Skip to content

Storage IO

Capabilities - async - cachable

Some implemented as serial only, some implemented with async.

Async uses a read buffer to throttle the reads and prevent complex processing not consuming reads fast enough from blowing memory limits.

Caching

Up to two layers of cache: - Buffer Pool - Remote Cache

Buffer Pool

One of the few process-scoped resources (i.e. is shared across connections and queries). This is an in memory cache of files and blobs. This is implemented on top of a memory pool.

Buffering

Note that Buffer Pool is covered in Caching

Buffering is used to enable prefetching of files of blobs. This is most useful with remote filestores (e.g. GCS) which are generally quite slow to retrieve data from.
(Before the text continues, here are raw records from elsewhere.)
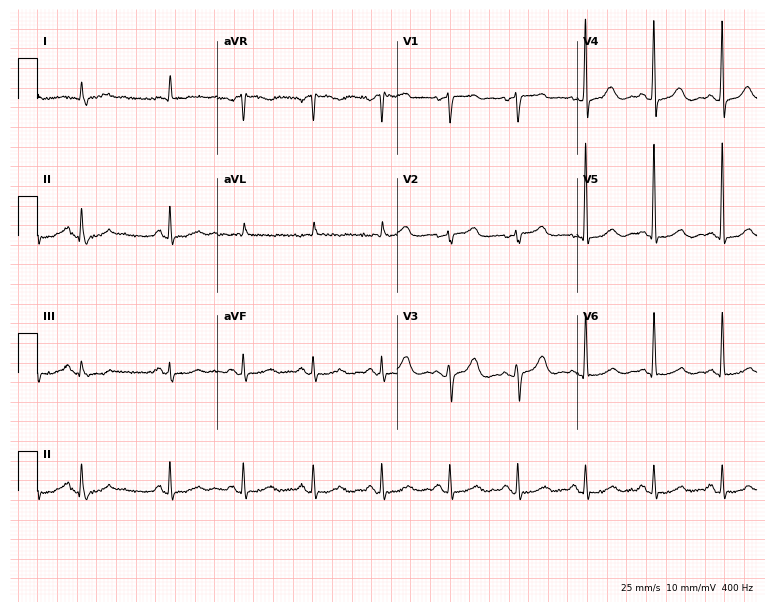
ECG (7.3-second recording at 400 Hz) — a 79-year-old man. Screened for six findings — first-degree AV block, right bundle branch block (RBBB), left bundle branch block (LBBB), sinus bradycardia, atrial fibrillation (AF), sinus tachycardia — none is recorded.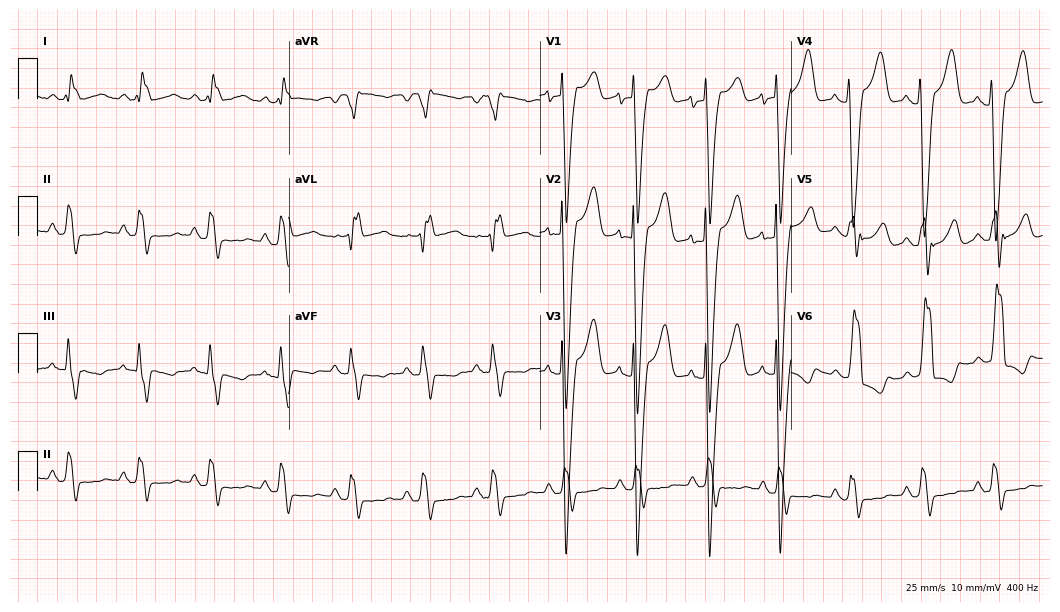
12-lead ECG from a female patient, 55 years old (10.2-second recording at 400 Hz). Shows left bundle branch block (LBBB).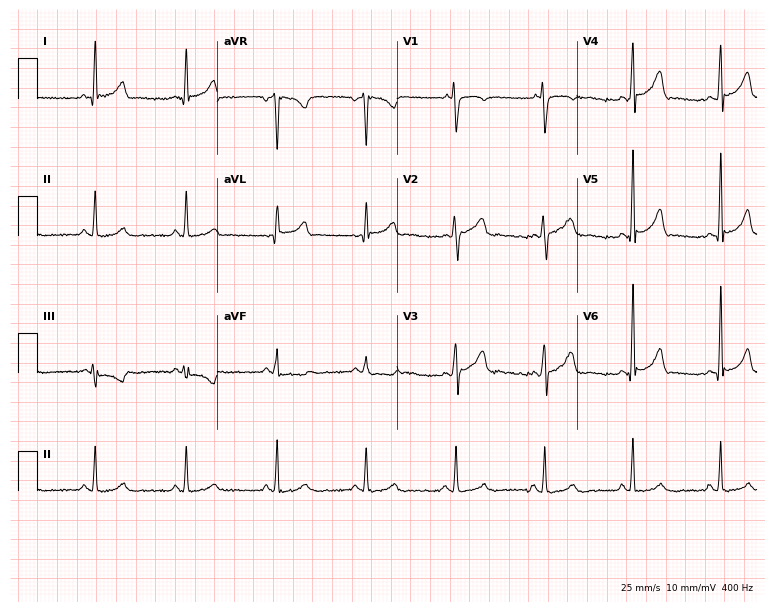
Standard 12-lead ECG recorded from a female, 41 years old (7.3-second recording at 400 Hz). None of these six findings is recorded: first-degree AV block, right bundle branch block, left bundle branch block, sinus bradycardia, atrial fibrillation, sinus tachycardia. Only these six findings were labelled.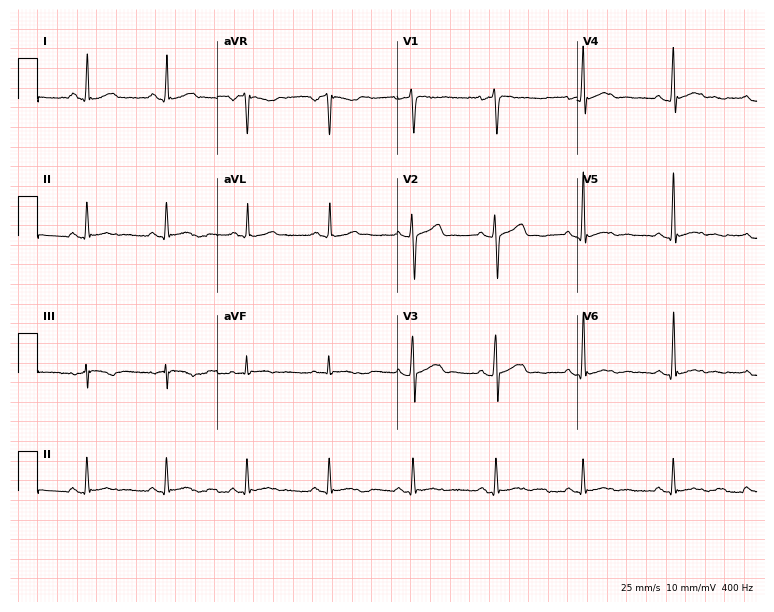
Resting 12-lead electrocardiogram (7.3-second recording at 400 Hz). Patient: a 29-year-old male. None of these six findings is recorded: first-degree AV block, right bundle branch block, left bundle branch block, sinus bradycardia, atrial fibrillation, sinus tachycardia.

Buffering allows us to use multiple workers to fetch data, and populate buffers as a strategy to ensure data is being fed into the system at similar rate to the processing of this data.

We use a memory pool here to limit the amount of data waiting and prevent the readers from exhausting system resources, we also use the memory pool to remove the need to transfer large quantities of data between threads, we pass the pool reference.

Monitoring

stalls The number of items a process has had to wait before it could continue.

write to buffer stalls indicates the workers reading from storage are having to wait before they can add their payload to the read buffers.

read from buffer stalls indicate the processing of the data is having to wait for more data to be added to the buffers.

Terminology

stall when work is still to be done but a process is waiting on other part of the system.